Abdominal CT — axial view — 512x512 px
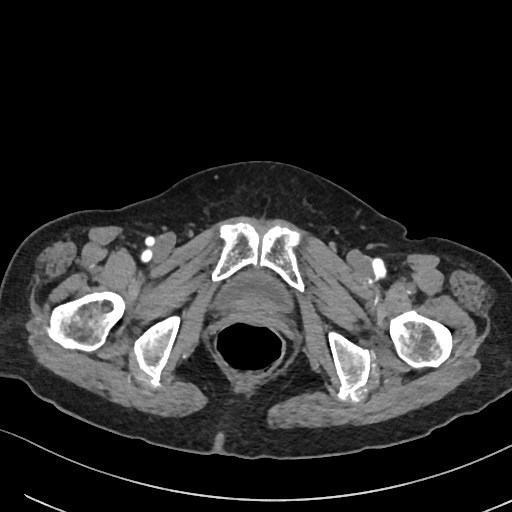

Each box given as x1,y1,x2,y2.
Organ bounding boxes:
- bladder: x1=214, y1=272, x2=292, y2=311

--

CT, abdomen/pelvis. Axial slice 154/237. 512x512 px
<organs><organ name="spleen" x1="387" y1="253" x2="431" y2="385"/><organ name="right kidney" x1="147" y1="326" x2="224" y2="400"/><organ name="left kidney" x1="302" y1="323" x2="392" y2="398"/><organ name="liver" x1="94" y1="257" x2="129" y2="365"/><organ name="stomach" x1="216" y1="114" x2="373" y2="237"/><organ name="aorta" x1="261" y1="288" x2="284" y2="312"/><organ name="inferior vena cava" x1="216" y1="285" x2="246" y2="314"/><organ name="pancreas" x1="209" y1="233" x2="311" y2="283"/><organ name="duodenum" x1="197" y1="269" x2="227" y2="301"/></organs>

(Task brief): In the listing above, find the line containing "Abdominal CT — axial view — 512x512 px" and the line containing "- bladder: x1=214, y1=272, x2=292, y2=311", then print exactly those two lines and every line between them, minus the pictures.

(Answer area):
Abdominal CT — axial view — 512x512 px

Each box given as x1,y1,x2,y2.
Organ bounding boxes:
- bladder: x1=214, y1=272, x2=292, y2=311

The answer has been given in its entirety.